20. günde eşit yurttaşlık için yürüyen Erkan Baş’a, Alevi Bektaşi Federasyonu Başkanı Mustafa Aslan, Pir Sultan Abdal Kültür Derneği Genel Başkanı Cuma Erçe, Hacı Bektaş Anadolu Kültür Vakfı Genel Başkanı Ercan Geçmez, Taşdelen Cemevi Başkanı Hasan Sucu, Hubyar Sultan Alevi Kültür Derneği Başkanı Aydın Deniz, ABF Genel Başkan Yardımcısı İbrahim Karakaya ve Divriği Kültür ve Dayanışma Vakfı Başkanı Aziz Savaş eşlik ediyor.
‘ALEVİLER ON YILLAR BOYUNCA HAKARETE UĞRADILAR VE KATLEDİLDİLER’
Erkan Baş, yürüyüş öncesi yaptığı açıklamada, “eşit yurttaşlık” mücadelesinin Türkiye’nin siyasal İslamcı sağ zihniyetten kurtulması mücadelesi olduğunu vurgulayarak şunları kaydetti:
“Değerli dostlar, özgürlük yürüyüşünün 20. gününden herkese merhaba. Bugün ülkemizde eşit yurttaşlık ve inanç özgürlüğü mücadelesi veren en önemli toplumsal kesimlerinden birisi olan Alevi yurttaşlarımızla birlikte Alevi yurttaşlarımız için yürüyorum.
Alevi yurttaşlarımız toplumumuzun ve topraklarımızın asli bir unsurudur. Aleviler dilinden sevgiyi, hoşgörüyü, bir arada kardeşçe yaşama arzusunu eksik etmezler. Bu gerçekler yanı başımızda durmaktayken sağ iktidarların Türkiye’de yaratmak istediği tek mezhepçi, ayrımcı yaklaşım nedeniyle Aleviler on yıllar boyunca hakarete, saldırıya uğradılar ve katledildiler. Madımak’ta canlarını, canlarımızı toprağa verdik. Ona rağmen nefretin değil sevginin tohumlarını ekmeye devam ettiler.
‘EŞİT YURTTAŞLIK MÜCADELESİ, TÜRKİYE’NİN SİYASAL İSLAMDAN KURTULMA MÜCADELESİDİR’

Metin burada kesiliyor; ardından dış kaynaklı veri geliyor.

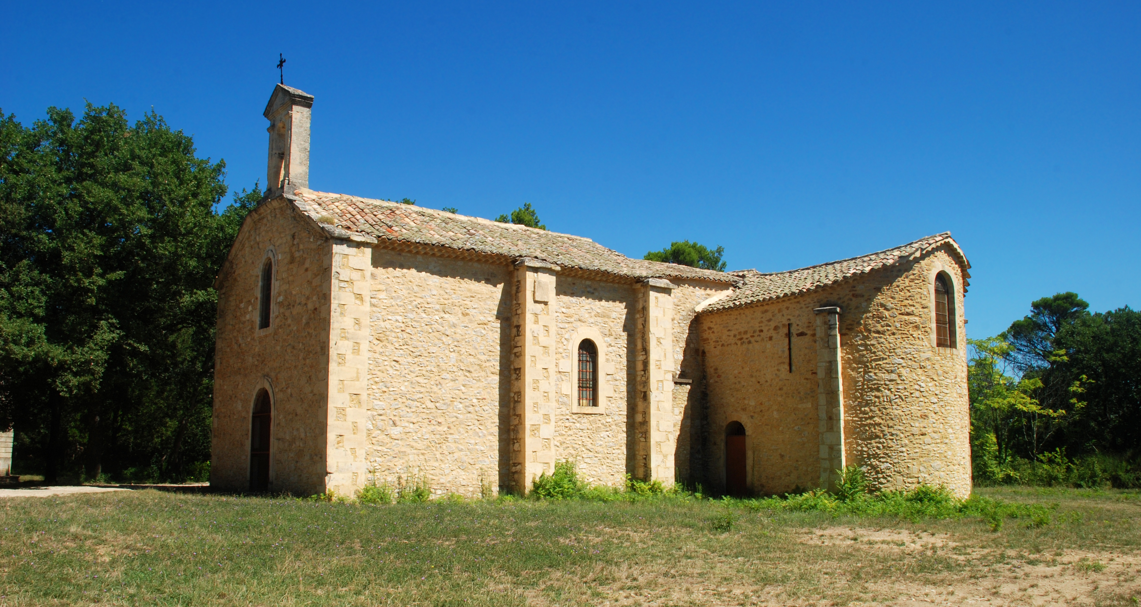 France - Gard - Cavillargues - Ermitage Notre-Dame-du-Saint-Sépulcre .
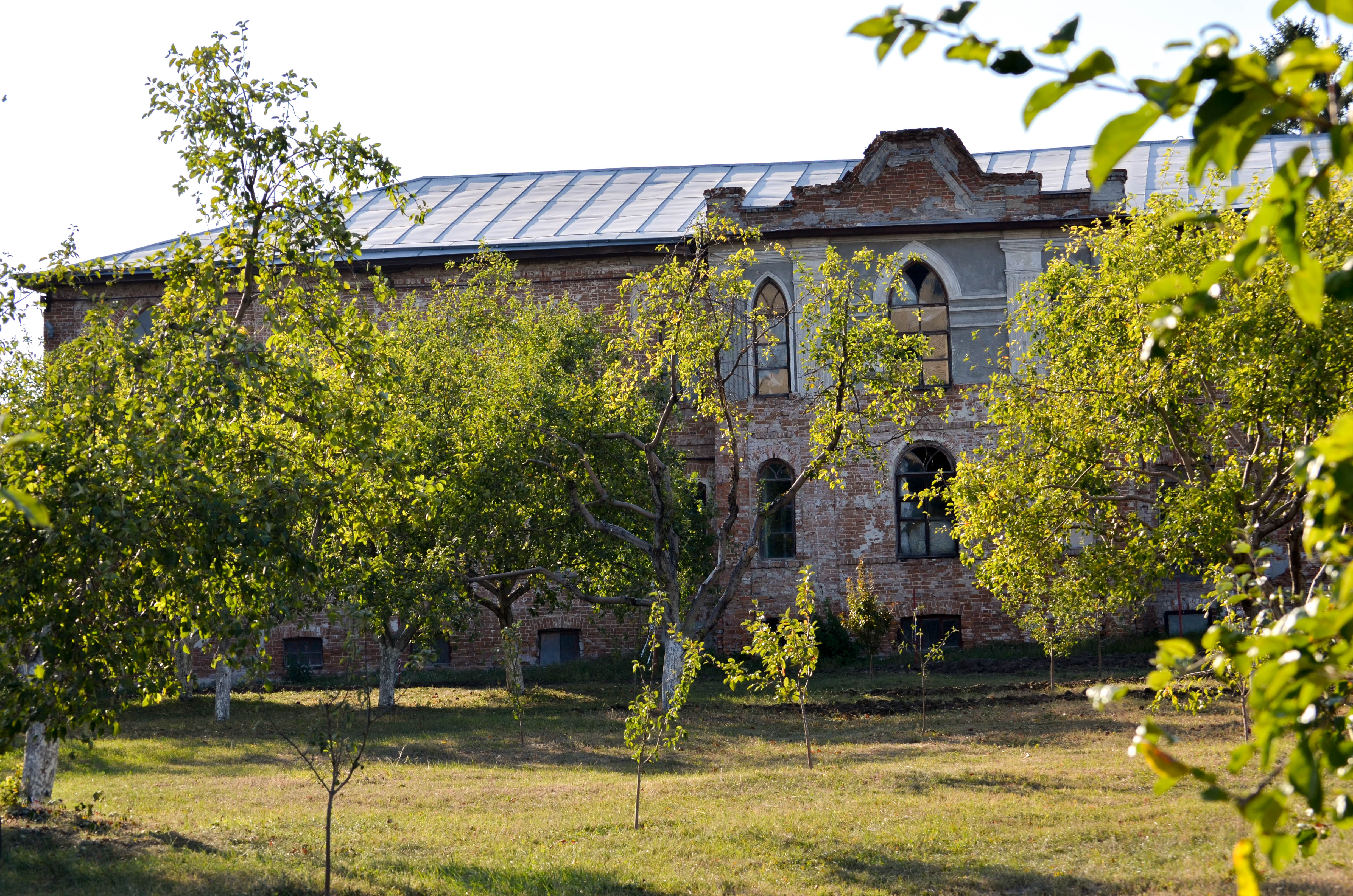 Хорошевський монастир (сучасне використання — будинок престарілих), Хорошеве
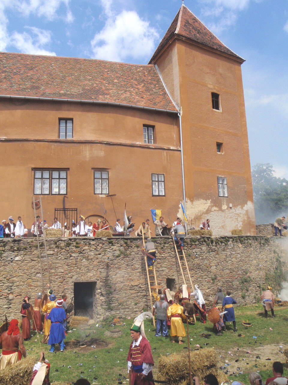 Historische Spiele "Félhold-Telihold" von Güns, 1532. Jurisich verteidigen die Burg gegen türkischen Truppen
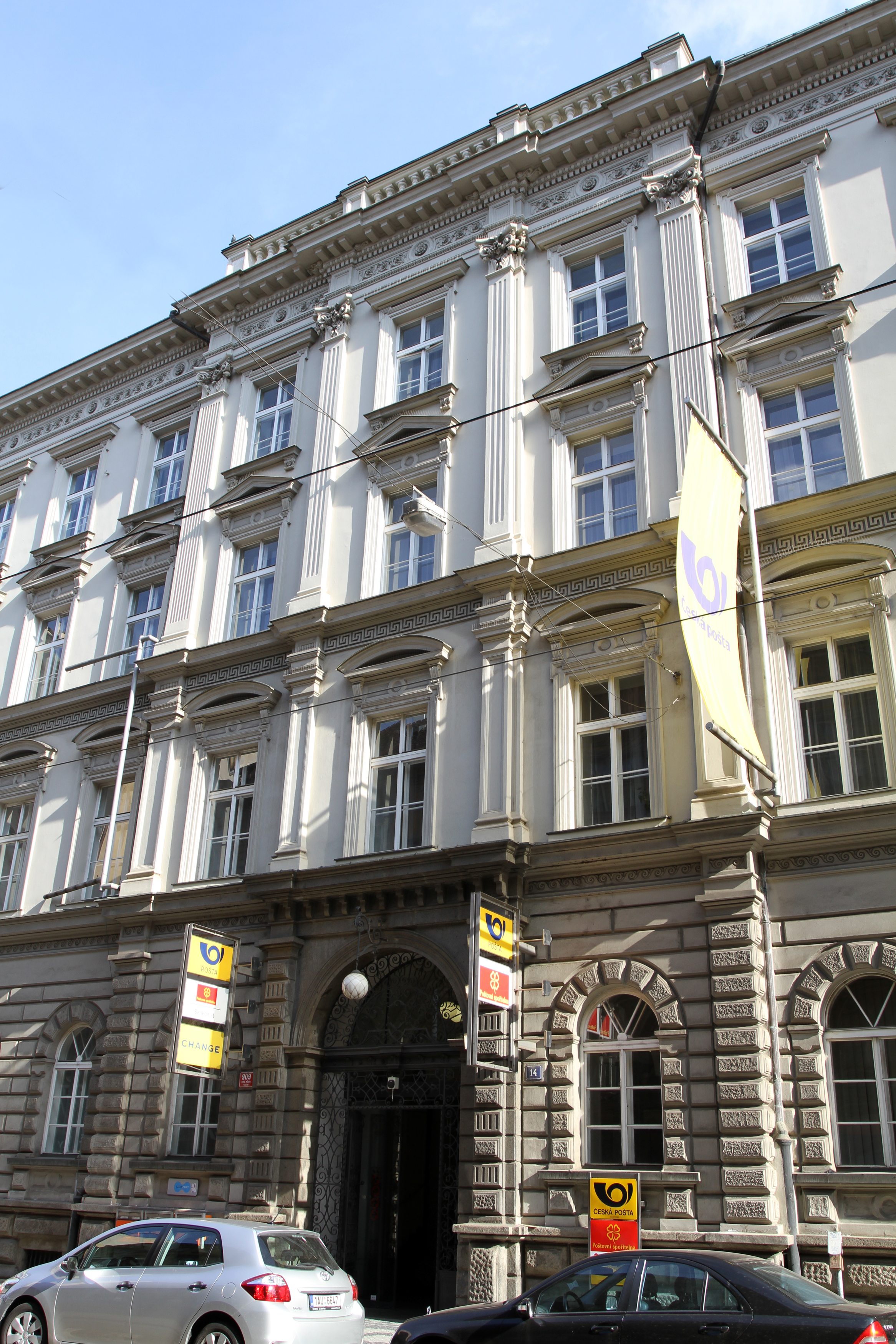 Hlavní pošta (Nové Město), Praha 1, Jindřišská, Politických vězňů 909, Nové Město
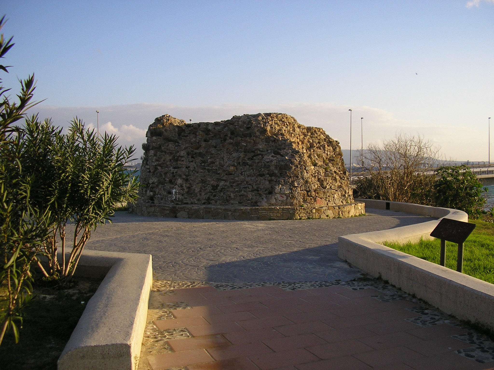 Torre del Almirante de Algeciras, Andalucía, España.
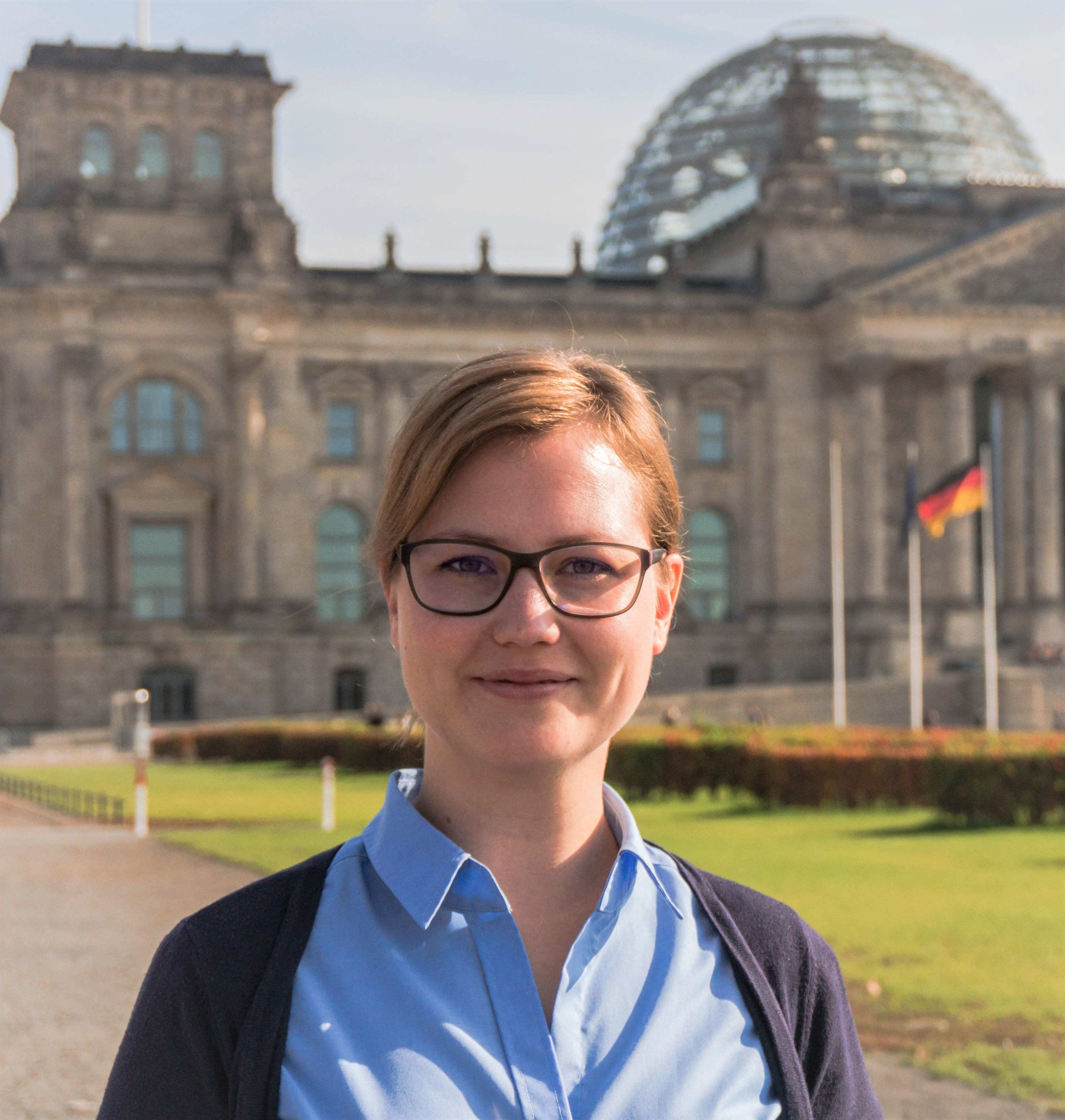 Katharina Willkomm im Oktober 2019 vor der Westseite des Reichstagsgebäudes in Berlin
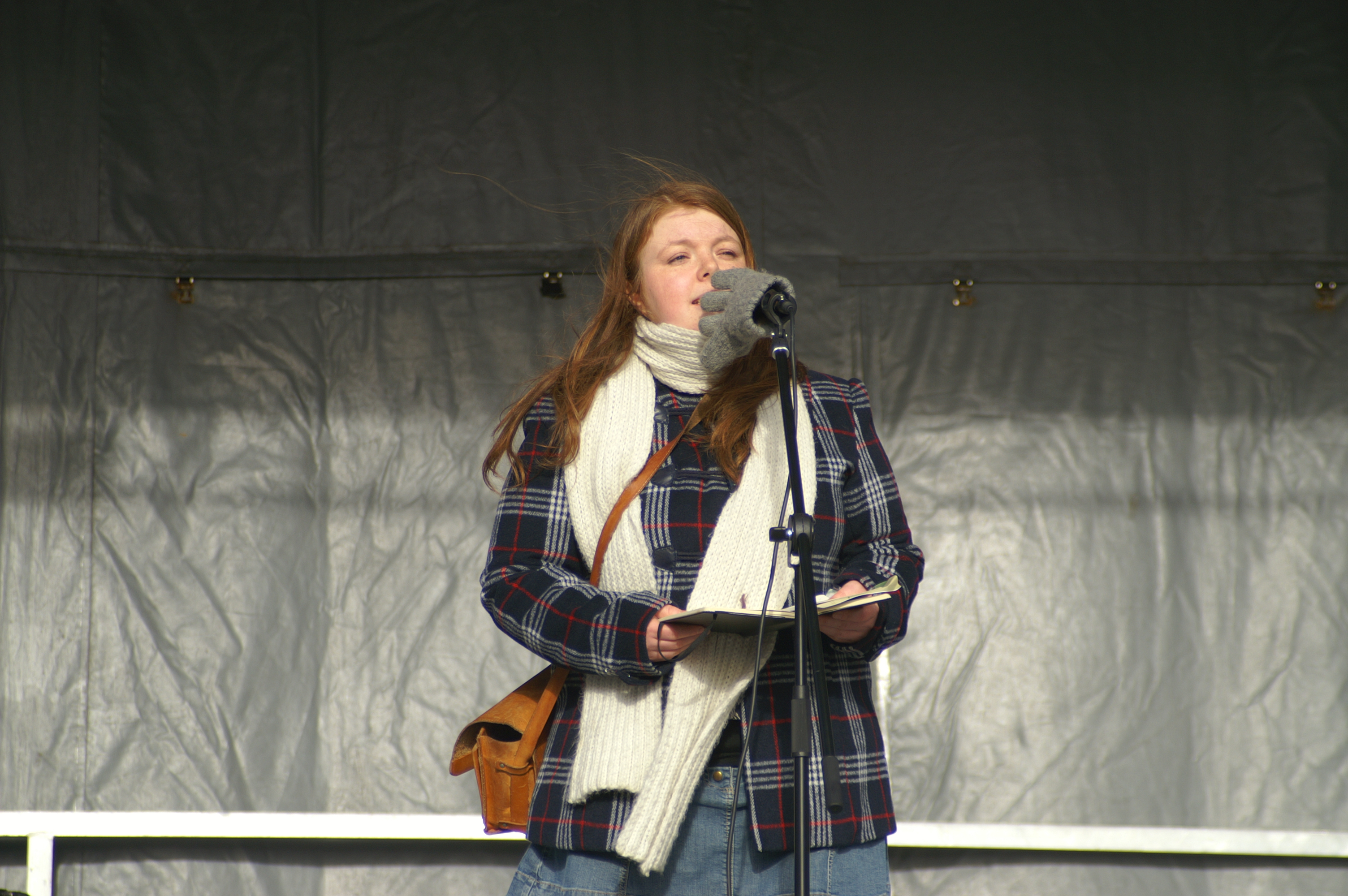 Gina Barstad 8. mars

Ben bu topraklarda inancına, ibadetine, kültürüne saygı gösterilmeyen Alevi yurttaşlarımız için özgürlük talep ediyorum. Türkiye’de herhangi bir dine inanmayı ya da hiçbir dine inanmamayı tercih eden tüm yurttaşlarımıza eşit mesafede duran, inançlar arasında ayrım gözetmeyen bir dinin belli bir mezhebini dayatmayan bir devlet anlayışıyla bu ülkenin yönetilmesi gerektiğine inanıyoruz. Aksi takdirde ülkemiz din, mezhep, tarikat ve cemaat kavgalarının mücadele alanı olmaktan kurtulamayacak, gerçek anlamda özgürlük topraklarımıza uğramayabilir.
Cemevlerinin ibadet tarih statüsüne geçirilmesi konusunda ayak direyen, daha da kötüsü böyle bir temel hakkı seçim vaadi olarak 4-5 yılda bir Alevierin önüne sunup, sonra üzerine sünger çeken bir iktidarın Aleviler için eşit yurttaşlığı tesis edemeyeceğini hepimiz biliyoruz. Bu nedenle Alevi yurttaşlarımızın eşit yurttaşlık mücadelesi, Türkiye’nin bu iktidardan ve mezhepçi siyasal İslamcı sağ zihniyetten kurtulması mücadelesidir. Alevi yurttaşlarımızın eşit birer yurttaş olarak özgürce yaşayabilmesi için hep birlikte yürüyoruz. Hepinizi saygı ve sevgiyle selamlıyorum.”